Johnson–Lindenstrauss projection reduces 1+ billion learning parameters to 512 dimensions with preserved relative distances, enabling feasible memory use.
The study reports a 74.1% win rate for the new method over the original across 50 videos and 17 participants.
OpenAI’s Sora-style high-compute trajectories show that brute force isn’t the answer; smarter data handling yields better motion.
The researchers promise to release code for free, accelerating practical adoption of the method.

Who Is This For?

Essential viewing for AI/ML researchers and practitioners working on video synthesis and motion realism, plus developers curious about efficient learning signal compression and robust training with selective data.

Notable Quotes

"What about motion? Well, now we got a problem! Yup, motion breaks the spell."

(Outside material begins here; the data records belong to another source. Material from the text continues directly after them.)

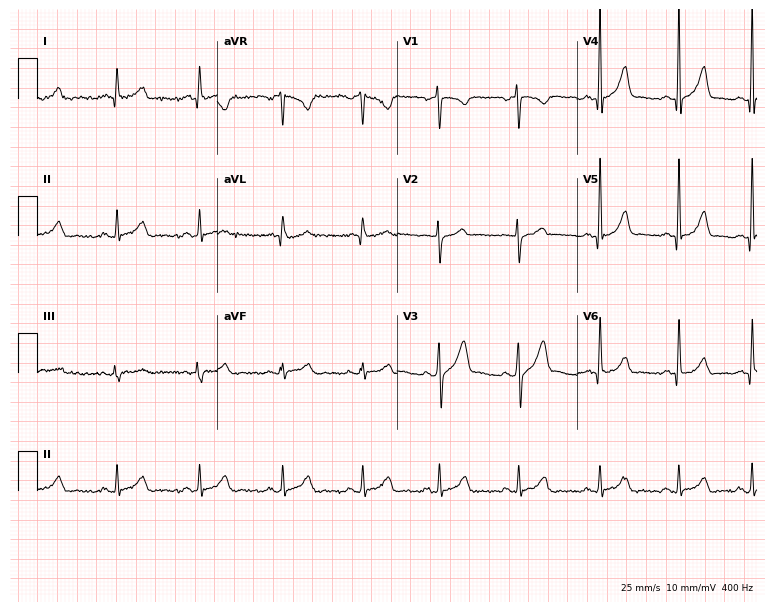
12-lead ECG (7.3-second recording at 400 Hz) from a male, 37 years old. Screened for six findings — first-degree AV block, right bundle branch block, left bundle branch block, sinus bradycardia, atrial fibrillation, sinus tachycardia — none is recorded. Other findings, if any, are not listed.
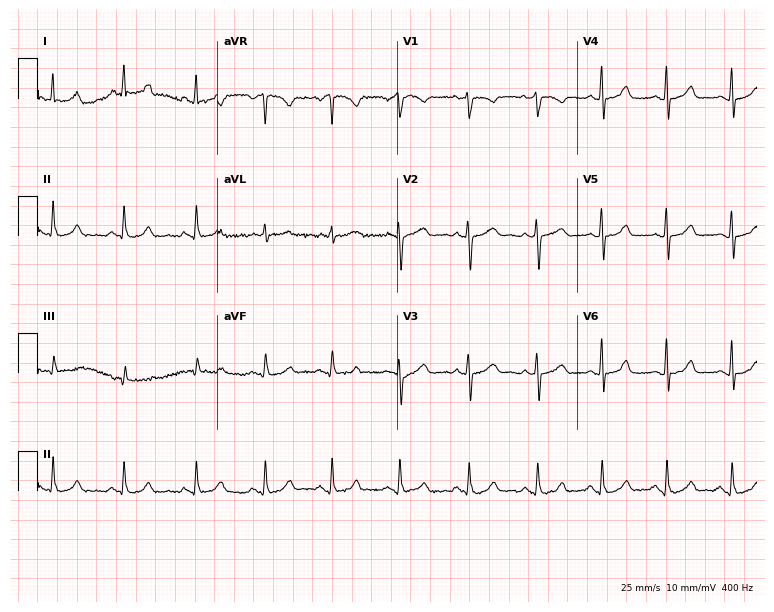
12-lead ECG from a 37-year-old female patient. Labelled as a normal ECG.
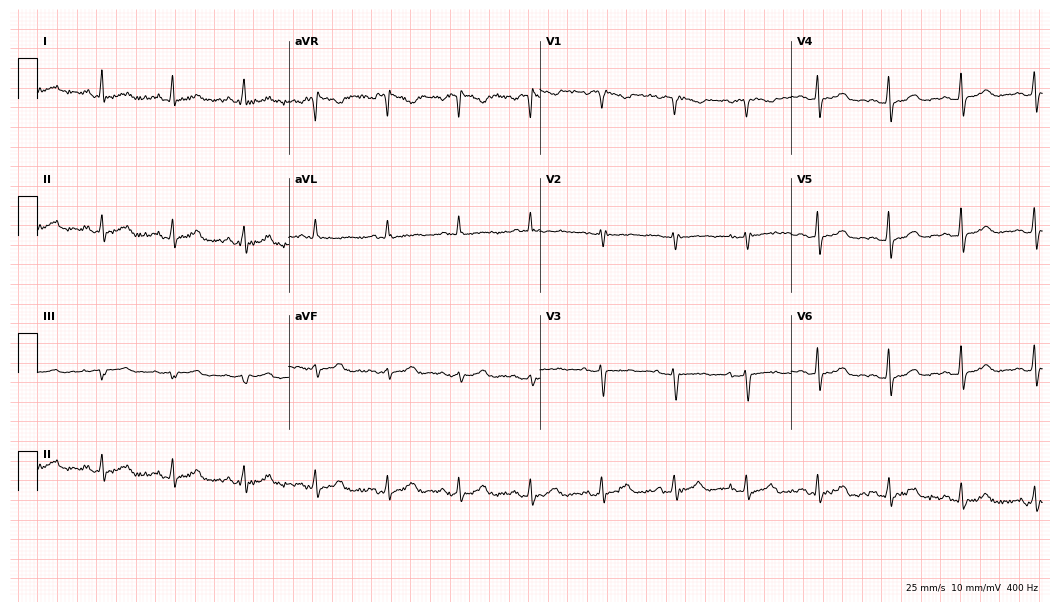
ECG (10.2-second recording at 400 Hz) — a female patient, 60 years old. Labelled as a normal ECG.
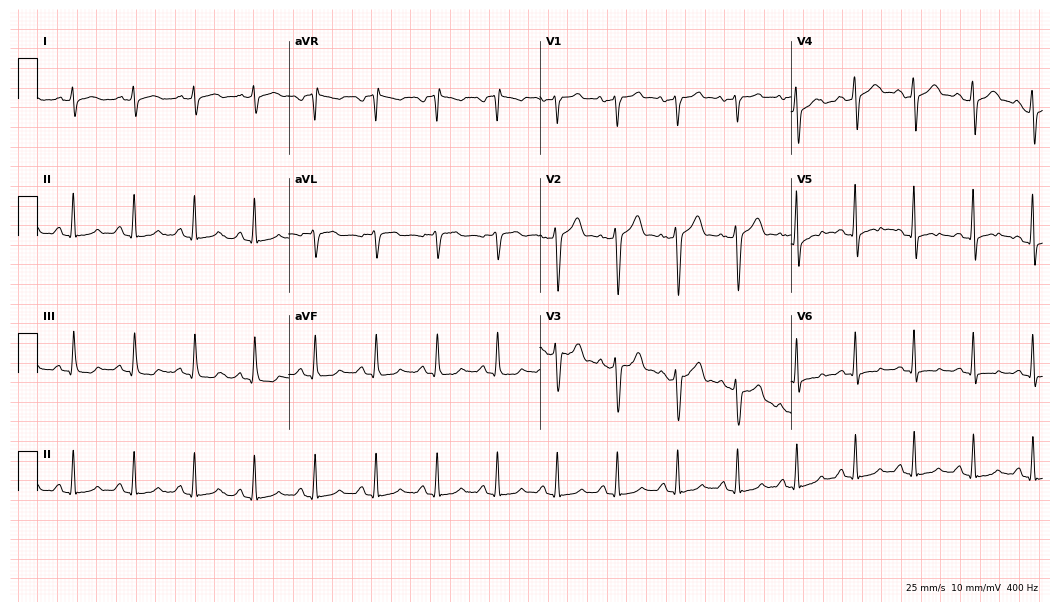
Electrocardiogram, a man, 60 years old. Of the six screened findings (first-degree AV block, right bundle branch block, left bundle branch block, sinus bradycardia, atrial fibrillation, sinus tachycardia), none is recorded.
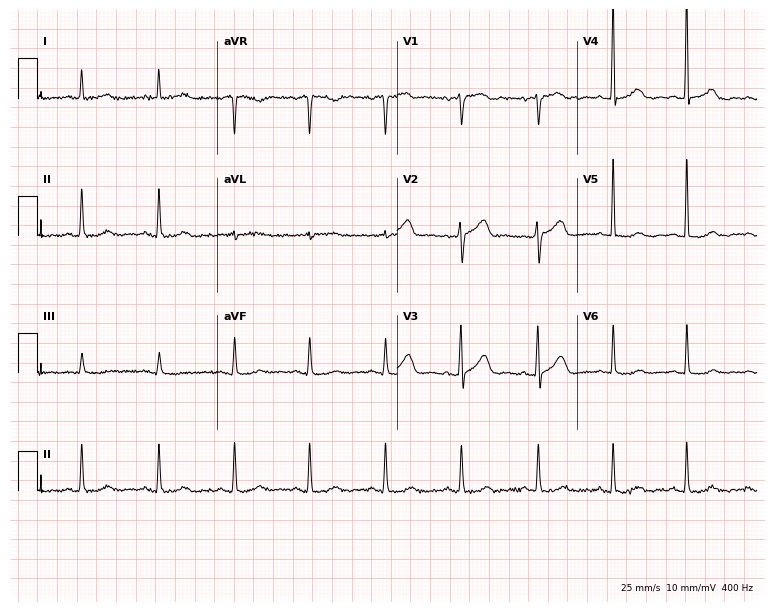
ECG — a female, 59 years old. Labelled as a normal ECG.
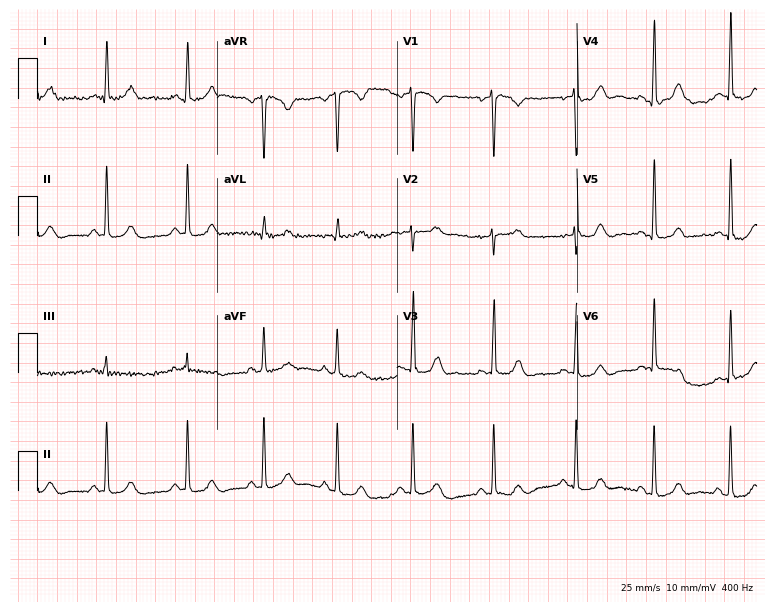
Resting 12-lead electrocardiogram. Patient: a 45-year-old female. Read as a normal ECG.

—Sets up the central problem: motion realism is harder than photorealism.

"After cutting out these bad influences and fine-tuning the AI with the good ones, look at that! That is a beautiful spinning coin."

—Shows the core experimental result of removing negative samples.

"The technique they use is called the Johnson–Lindenstrauss projection and it was used in Google’s TurboQuant compression algorithm as well."

—Explains the memory-efficient data compression method.

"Truth is the best teacher. And you don’t need a lot of it."

—Wraps the broader takeaway about quality over quantity in data.

"This technique just showed a tiny clean signal beats a mountain of junk."

—Summarizes the main impact of the research finding.

Questions This Video Answers

How can optical flow be used to separate motion from appearance in AI video models?
Why do negative samples like cartoons harm motion learning in AI, and how can we mitigate it?
What is Johnson–Lindenstrauss projection and why is it useful for compressing learning signals in large models?
Can memory-efficient projections keep learning signals accurate enough for video synthesis?
Will the code for the new motion-learning method be released for public use?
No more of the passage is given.